Tramping, getting out in the garden, and spending time with family keep her occupied when she’s not busy thinking about finding that last possum! Su lives near Ngunguru and calls Te Taitokerau home.
Vivienne grew up in Whangārei but left the nest in her early 20s to travel and work overseas. Missing the New Zealand outdoors she returned to study a BSc in Biological Sciences at Auckland University and has worked in the field of the conservation ever since. One of her many career highlights has been helping to hand raise kākāpo chicks on Whenua Hou.
Vivienne now lives in Parua bay and loves being a part of the Whangārei heads community, and feels especially privileged to be part of this project. In her spare time she enjoys going on long walks in the forest and the beach, doing pilates, and watching her kids play football!
Once a Head Prefect at Whangārei Boys’ High School, Sam is a natural leader who is great at seeing ‘the big picture’. He has a passion for the primary sector and had a lengthy career in the banking industry in Tai Tokerau. He worked as a Principal Advisor at Te Puni Kōkiri (Ministry of Māori Development), supporting Māori farmers to achieve greater outcomes for their whenua.

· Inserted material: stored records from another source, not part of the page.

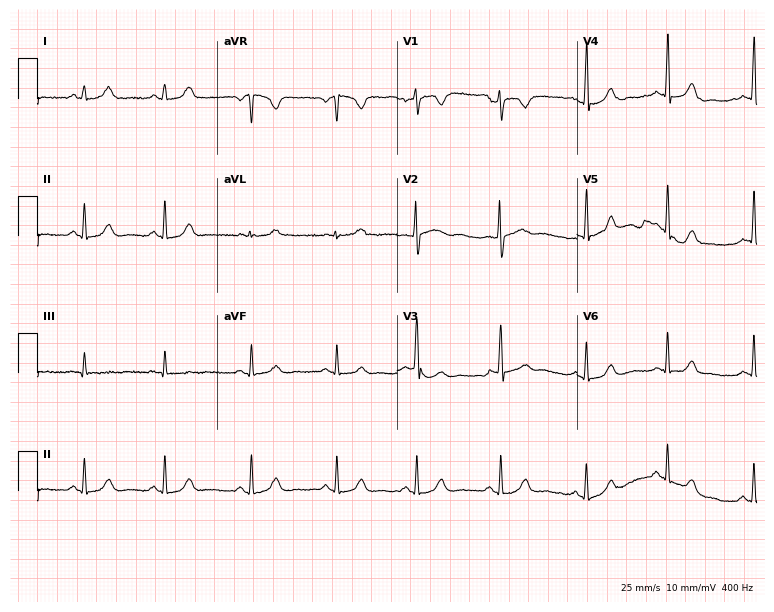
Electrocardiogram, a 22-year-old female patient. Overall reading on record: normal ECG.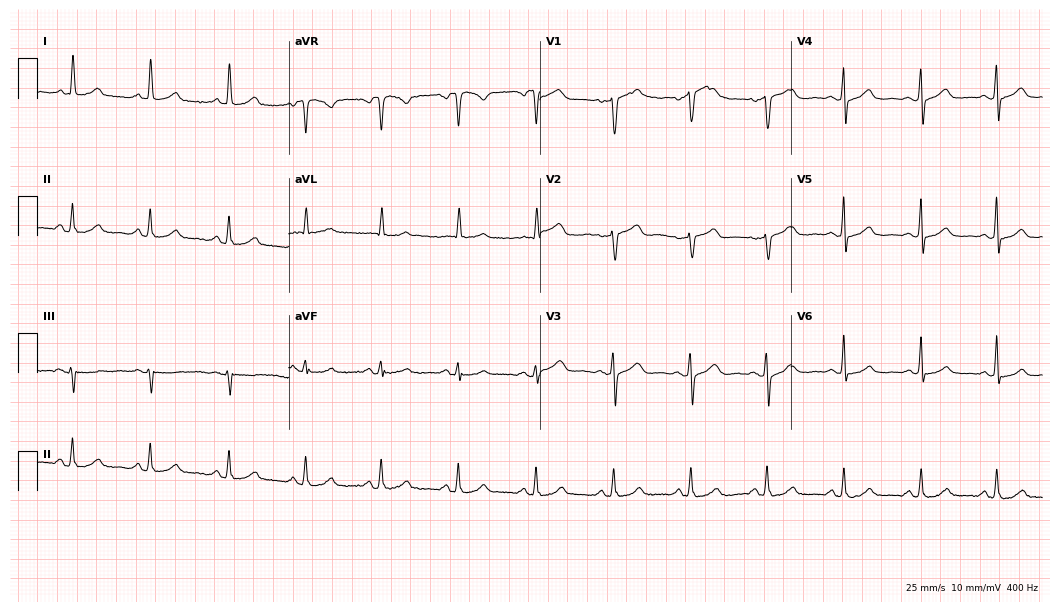
12-lead ECG from a 62-year-old female patient. Recorded interpretation: within normal limits.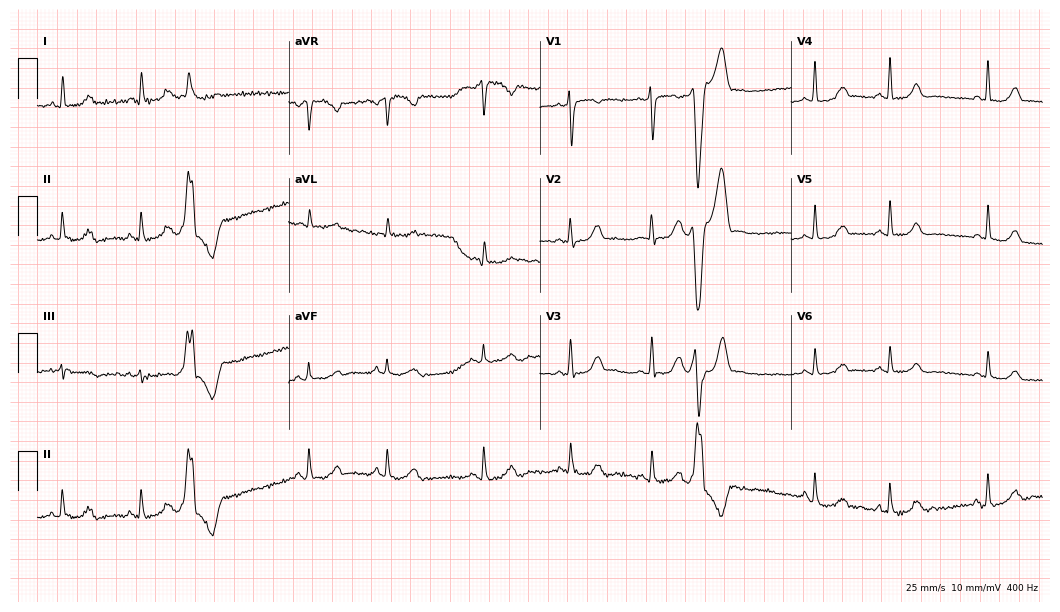
Standard 12-lead ECG recorded from an 18-year-old female patient. None of these six findings is recorded: first-degree AV block, right bundle branch block, left bundle branch block, sinus bradycardia, atrial fibrillation, sinus tachycardia.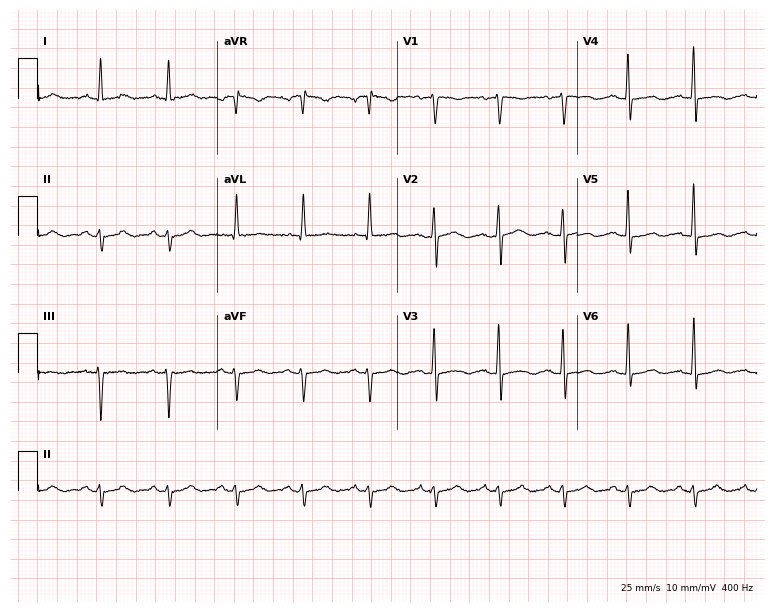
ECG (7.3-second recording at 400 Hz) — a male patient, 67 years old. Screened for six findings — first-degree AV block, right bundle branch block (RBBB), left bundle branch block (LBBB), sinus bradycardia, atrial fibrillation (AF), sinus tachycardia — none is recorded.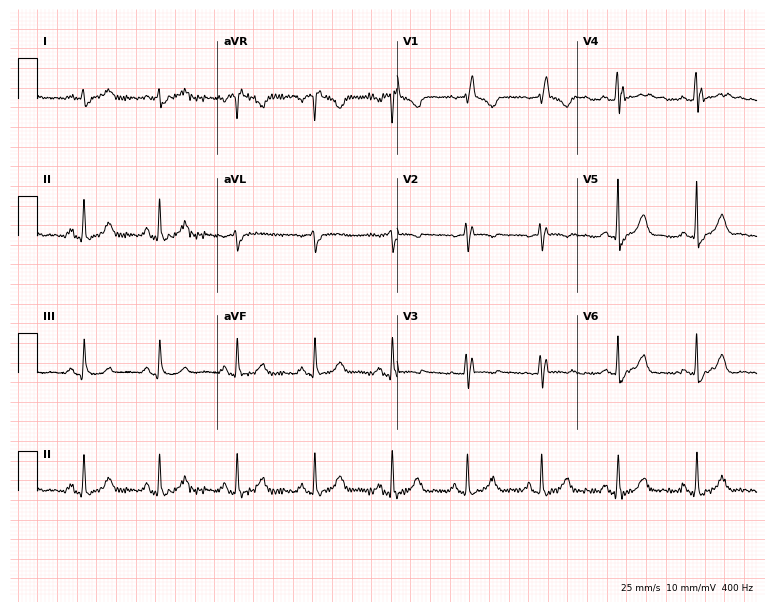
12-lead ECG (7.3-second recording at 400 Hz) from a female patient, 43 years old. Findings include right bundle branch block.

Sam’s mahi has always been driven by his willingness to help others and to build a stronger Tai Tokerau.
In his spare time, Sam enjoys all outdoor sports, working on his small farm in Kamo, and spending time with his family.
Joanne has called Whangārei home since her kindergarten days and has always felt a connection to the natural environment (her Korean name does mean nature after all!). She has years of communications experience working abroad in Melbourne and in Whangārei, including developing partnerships with wildlife related non-profits from all around the world. A career highlight has been working with local marine biologist Dr Ingrid Visser to help raise awareness about orca and launch the world’s first ever World Leopard Seal Day!
Joanne enjoys going to the beach for a swim or hanging out with friends and family with delicious food and drinks.